About Congenital Adrenal Hyperplasia
Congenital adrenal hyperplasia (CAH) is a group of several related genetic disorders that appear as a result of certain genetic mutations that affect the production of sex steroids, mineralocorticoids, and glucocorticoids. The different variants of congenital adrenal hyperplasia are distinguished by which gene is affected. Symptoms vary depending on the sex of the patient and the form of the disorder. These symptoms can include hypogonadism, infertility, vomiting, undervirilization (in males), ambiguous genitalia (in females), early puberty or delayed puberty, rapid growth, menstrual irregularities, and excessive facial hair. Management of congenital adrenal hyperplasia typically involves supplementation of the substance that is affected, such as replacement glucocorticoids, mineralocorticoids, or sex steroids. Other treatments may be used to control growth rate. There is no known cure for these disorders. To learn more about congenital adrenal hyperplasia, click here.
About The Trial
Adult patients in the study were treated once a day with the drug for a period of twelve weeks. The drug was able to significantly reduce androgen levels. 11 patients in total participated in the trial and received tildacerfont at a dose level of 400 mg. The treatment was able to bring down androgen levels by a mean of 74 percent for adrenocorticotropic hormone (ACTH), 55 percent for androstenedione, and 82 percent for 17-hydroxyprogesterone (17-OHP), a steroid hormone.

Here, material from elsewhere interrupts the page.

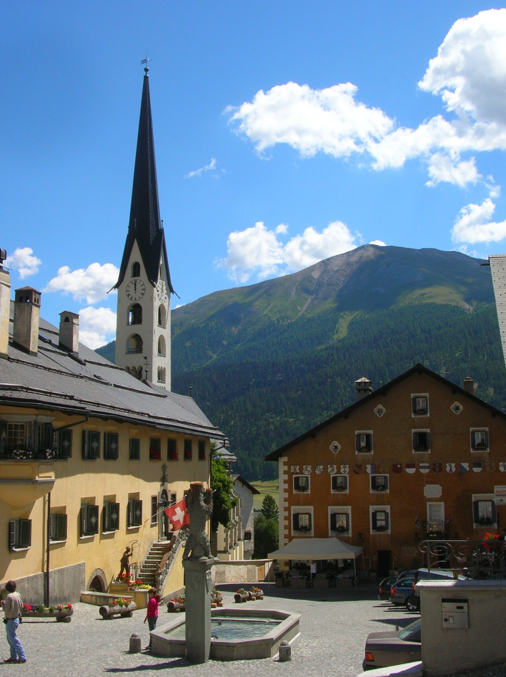 Zuoz (Suisse)

Tildacerfont is designed as an antagonist of the corticotropin-releasing factor type-1 receptor that allows it to directly target ACTH and other hormones. These findings suggest that it could be the first non-steroidal method for treating the disorder. However, the drug is still far from approval and must continue through the remaining regulatory process. Hopefully, future trials will reinforce the encouraging results from this study.